Dewatering and drying of sewage sludge, and remediation of PCB-contaminated sediment using liquefied dimethyl ether at normal temperature

Sewage sludge is generated by treating wastewater in wastewater treatment facilities and categorized as industrial waste in Japan. And sediments are muddy matter at the bottom of river, lake and harbor, and sometimes severely contaminated with dioxins and polychlorinated biphenyls (PCBs). Because both of them are generated in large amounts with human activity, they are necessary to reduce their volume and to remediate certainly and efficiently.

We have been suggested and developed the new dewatering, drying and remediation process of sewage sludge and contaminated sediments using liquefied dimethyl ether (DME) as water and organic pollutants extraction agent.

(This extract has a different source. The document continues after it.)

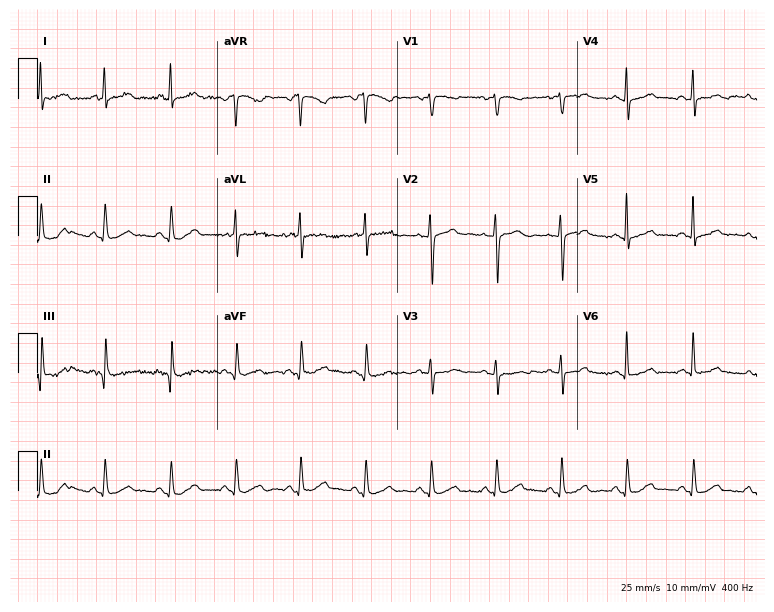
Electrocardiogram, a female patient, 57 years old. Overall reading on record: normal ECG.

DME is the simplest available ether and is a gas at normal temperature and pressure. Its standard boiling point is –25℃, and it liquefies at six times atmospheric pressure at normal temperatures. Moreover, some water and organic pollutants: dioxins and PCBs, dissolves in DME.

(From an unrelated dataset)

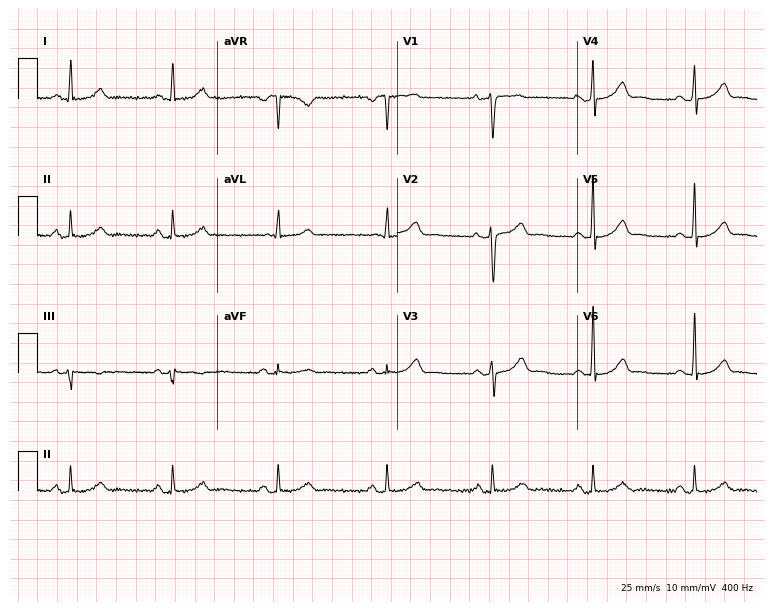
Standard 12-lead ECG recorded from a woman, 38 years old. Read as a normal ECG.

There are three major advantages of this method:

  1. Since it does not use any heat, the energy requirement is almost half that of classical techniques. In addition, no processing of exhaust gases is required.
  2. After dewatering, liquefied DME can be easily evaporated by reducing the pressure, and extracted water, organic pollutant, and dewatered substance can be easily separated.
  3. Gaseous DME can be re-liquefied by compression and reused for dewatering. Therefore, it can be used repeatedly.

DME schematic diagram
Figure 3 Concept of dewatering and remediation process of sludge or contaminated sediment using dimethyl ether (DME).

(A) Mixture of liquefied DME and sludge or contaminated sediment.

(B) Extraction of water (Dewatering and drying).

(C) Separation of water from sludge or contaminated sediment.

(D) Selective evaporation of DME by reducing pressure.

(E) Reuse by pressurization and liquefaction of DME.